Hi there,
As stated here , I was able to calibrate and generate an int8 engine in the YOLO example. However, the performance(mAP) of the int8 model dropped about 7-15% compared with the fp32 model. Is this normal? How can I improve it?
My setup is the following:
Jetson Xavier
DeepStream 5.0
JetPack 4.4
TensorRT 7.1.3
NVIDIA GPU Driver Version 10.2
It’s possible to have some accuracy drop when inferencing with INT8.
The amount depends on the calibration and the model’s property.
But 7-15% seems too much.
Would you mind to share the original file (ex. onnx, pb or .caffe) with us?
As well as the data and source you used for generating the calibration cache?
Thanks for the swift response. Original model files I used were a darknet weight file and a cfg file. As for calibration, I firstly selected 200 random images from the training set as calib dataset. Then I used the entire training set as calib dataset. It seems that the latter option offered better performance.
I uploaded model files and a small subset of the training set.
In general, TensorRT will merge/combine several layers together for acceleration (ex. conv+scale+activation).
However, the layer are calibrated without merging in your cache file.
Not sure if this causes some unexpected accuracy drop.
Would you mind to try the calibration tool shared in the below GitHub again:
We have verified that the cache files in the GitHub can output the detections correctly.
I followed the demo#5 to create an onnx file, and followed demo#6 to calibrate and get a calibration cache. Then I used the cache in the deepstream yolo-app as int8-calib-file.
When I used tensorrt-demo generated caches within the repo, they all worked fine. When I moved the cache into deepstream, I got the following:
ERROR: [TRT]: Calibration failure occurred with no scaling factors detected. This could be due to no int8 calibrator or insufficient custom scales for network layers. Please see int8 sample to setup calibration correctly.

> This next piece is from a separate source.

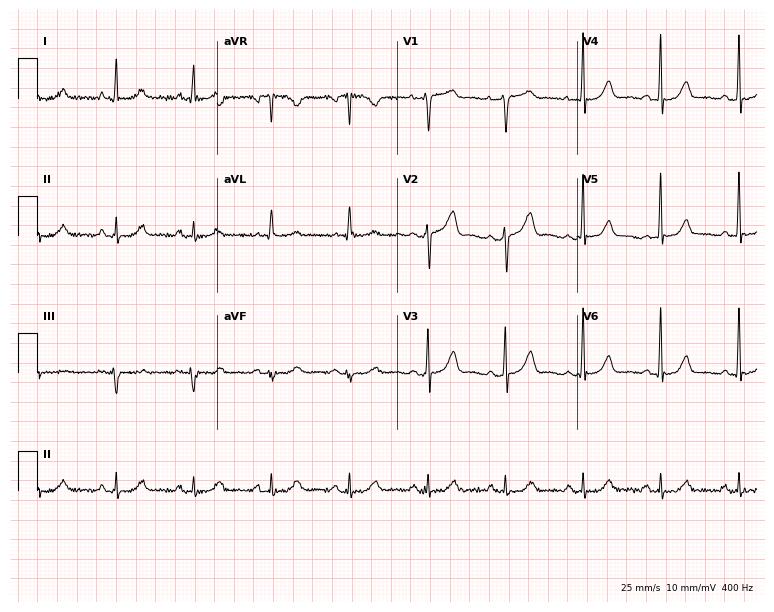
ECG (7.3-second recording at 400 Hz) — a 58-year-old female patient. Screened for six findings — first-degree AV block, right bundle branch block, left bundle branch block, sinus bradycardia, atrial fibrillation, sinus tachycardia — none is recorded.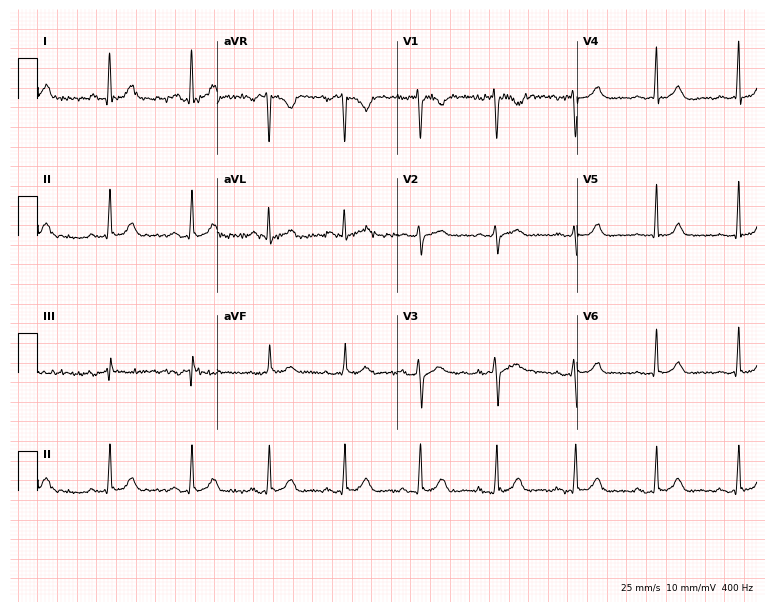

ERROR: [TRT]: Builder failed while configuring INT8 mode.
Building engine failed!
I also tried the yolov3-tiny cache as you suggested, and the same thing happened – it only works for the given repo and cannot be transferred to Deepstream. The error is the same as mentioned above.
Hi,
It did work. However the accuracy only increased for about 1.2 percent, which means the INT8 quantization still caused about 6 percent accuracy drop. Is there any other way to improve this?